AU_MASK(3) | Library Functions Manual | AU_MASK(3) |
au_preselect
,
getauditflagsbin
,
getauditflagschar
— convert
between string and numeric values of audit masks
Basic Security Module Library (libbsm, -lbsm)
<bsm/libbsm.h>
int
au_preselect
(au_event_t
event, au_mask_t *mask_p, int
sorf, int flag) int
getauditflagsbin
(char
*auditstr, au_mask_t *masks)
int
getauditflagschar
(char
*auditstr, au_mask_t *masks, int
verbose)
These interfaces support processing of an audit mask represented by type au_mask_t, including conversion between numeric and text formats, and computing whether or not an event is matched by a mask.
The
au_preselect
()
function calculates whether or not the audit event passed via
event is matched by the audit mask passed via
mask_p. The sorf argument
indicates whether or not to consider the event as a success, if the
AU_PRS_SUCCESS
flag is set, or failure, if the
AU_PRS_FAILURE
flag is set. The
flag argument accepts additional arguments influencing
the behavior of au_preselect
(), including
AU_PRS_REREAD
, which causes the event to be
re-looked up rather than read from the cache, or
AU_PRS_USECACHE
which forces use of the cache.
The
getauditflagsbin
()
function converts a string representation of an audit mask passed via a
character string pointed to by auditstr, returning the
resulting mask, if valid, via *masks.
The
getauditflagschar
()
function converts the audit event mask passed via
*masks and converts it to a character string in a
buffer pointed to by auditstr. See the
BUGS section for more information on how to
provide a buffer of sufficient size. If the verbose
flag is set, the class description string retrieved from
audit_class(5) will be used; otherwise, the two-character
class name.
The au_preselect
() function makes implicit
use of various audit database routines, and may influence the behavior of
simultaneous or interleaved processing of those databases by other code.
The au_preselect
() function returns 0 on
success, or returns -1 if there is a failure looking up the event type or
other database access, in which case errno will be set
to indicate the error. It returns 1 if the event is matched; 0 if not.
The getauditflagsbin
() and
getauditflagschar
() functions return the
value 0 if successful; otherwise the value -1 is returned and
the global variable errno is set to indicate the
error.
The OpenBSM implementation was created by McAfee Research, the security division of McAfee Inc., under contract to Apple Computer, Inc., in 2004. It was subsequently adopted by the TrustedBSD Project as the foundation for the OpenBSM distribution.

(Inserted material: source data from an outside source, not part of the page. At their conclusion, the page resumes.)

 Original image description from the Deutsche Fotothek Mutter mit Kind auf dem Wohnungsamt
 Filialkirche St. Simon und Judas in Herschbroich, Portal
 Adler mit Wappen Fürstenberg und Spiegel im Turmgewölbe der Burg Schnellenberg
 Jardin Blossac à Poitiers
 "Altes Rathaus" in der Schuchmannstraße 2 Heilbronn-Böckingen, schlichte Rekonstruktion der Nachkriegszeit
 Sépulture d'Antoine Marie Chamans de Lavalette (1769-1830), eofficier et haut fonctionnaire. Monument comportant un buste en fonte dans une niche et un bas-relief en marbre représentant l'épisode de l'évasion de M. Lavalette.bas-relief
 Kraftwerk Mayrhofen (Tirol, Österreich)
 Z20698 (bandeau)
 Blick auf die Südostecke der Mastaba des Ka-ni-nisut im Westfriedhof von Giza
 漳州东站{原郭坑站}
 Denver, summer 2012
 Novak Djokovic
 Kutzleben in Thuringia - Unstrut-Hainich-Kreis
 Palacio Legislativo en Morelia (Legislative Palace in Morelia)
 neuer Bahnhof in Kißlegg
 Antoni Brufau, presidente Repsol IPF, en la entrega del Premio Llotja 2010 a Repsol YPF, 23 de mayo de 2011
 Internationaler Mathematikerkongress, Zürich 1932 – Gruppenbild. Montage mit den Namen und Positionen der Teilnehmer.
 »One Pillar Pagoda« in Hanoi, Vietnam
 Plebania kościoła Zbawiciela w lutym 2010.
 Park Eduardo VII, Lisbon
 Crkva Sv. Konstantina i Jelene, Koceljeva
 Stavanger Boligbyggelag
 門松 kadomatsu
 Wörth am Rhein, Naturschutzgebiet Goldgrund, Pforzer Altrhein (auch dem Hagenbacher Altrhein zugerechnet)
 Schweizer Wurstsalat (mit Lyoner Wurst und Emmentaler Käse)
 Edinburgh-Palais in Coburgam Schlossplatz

This software was created by Robert Watson, Wayne Salamon, and Suresh Krishnaswamy for McAfee Research, the security research division of McAfee, Inc., under contract to Apple Computer, Inc.
The Basic Security Module (BSM) interface to audit records and audit event stream format were defined by Sun Microsystems.
The errno variable may not always be properly set in the event of an error.
The getauditflagschar
() function does not
provide a way to indicate how long the character buffer is, in order to
detect overflow. As a result, the caller must always provide a buffer of
sufficient length for any possible mask, which may be calculated as three
times the number of non-zero bits in the mask argument in the event
non-verbose class names are used, and is not trivially predictable for
verbose class names. This API should be replaced with a more robust one.